I run my program on IVYBridge, I collect the following events. Sometimes flops more than 100%.
X87 PackedD ScalarS PackedS ScalarD 256PackedS 256PackedD Max Time1 Time2 14588.000000 21455680.000000 24.000000 0.000000 66765430.000000 1247.000000 59014271960.000000 422400000000.000000 0.500438 0.500555 111.723512
I use the following formula.
100 * ( (x87+4*256PackedD+4*256PackedD)/Time1 + (2*PackedD+ScalarS+2*PackedS+ScalarD)/Time2 ) / Max
The SIMD floating-point counters on Sandy Bridge and Ivy Bridge are known to overcount. The amount of overcounting depends on how long the FP arithmetic instructions have to wait for their input arguments to be ready.
- For data in L1 cache, the overcounting is very small (~3% on DGEMM).

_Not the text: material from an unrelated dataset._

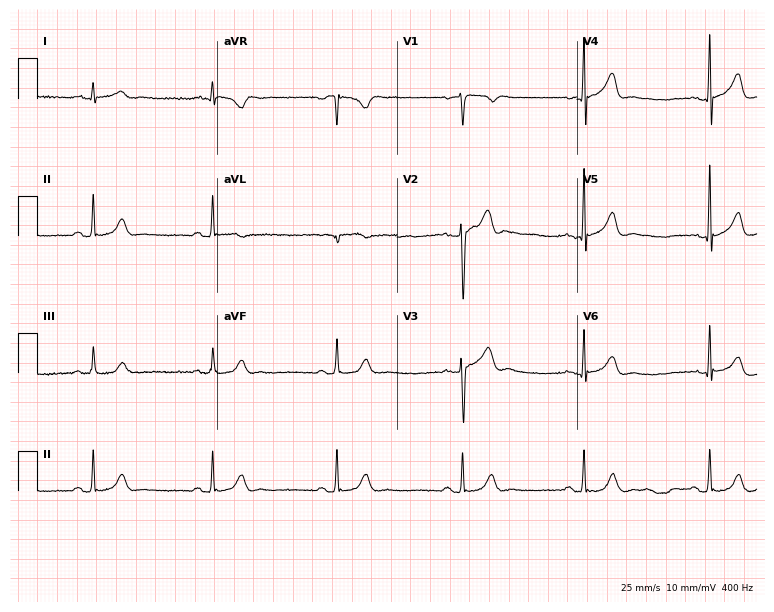
Standard 12-lead ECG recorded from a 32-year-old male patient (7.3-second recording at 400 Hz). Read as a normal ECG.
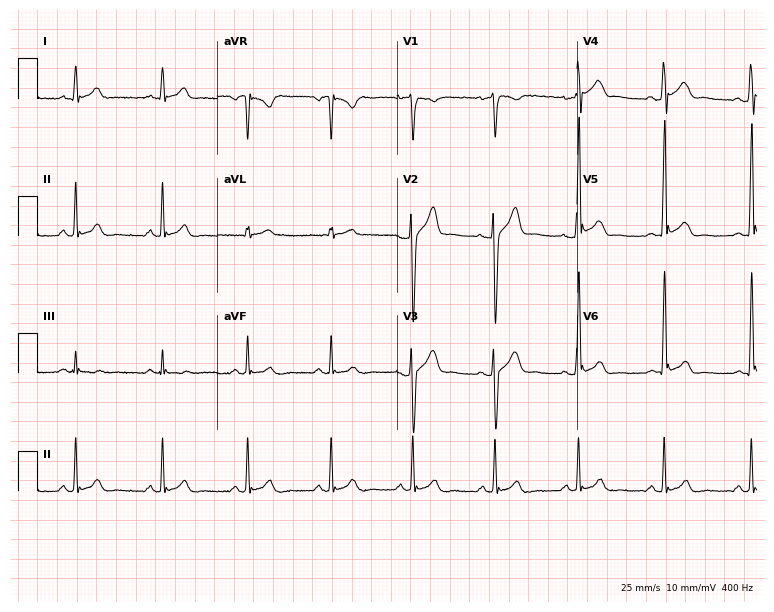
12-lead ECG from a male, 29 years old. No first-degree AV block, right bundle branch block, left bundle branch block, sinus bradycardia, atrial fibrillation or sinus tachycardia recorded for this tracing. Findings outside these six are not listed.

- For data in L2 cache, the overcounting is somewhat larger -- I seem to recall values in the 10% range.
- For data in memory, the overcounting can be very large. With the STREAM benchmark using all cores, I have seen overcounting ratios of 6x to 10x.
The floating-point counters on Broadwell and Skylake are a new implementation and don't appear to have this problem.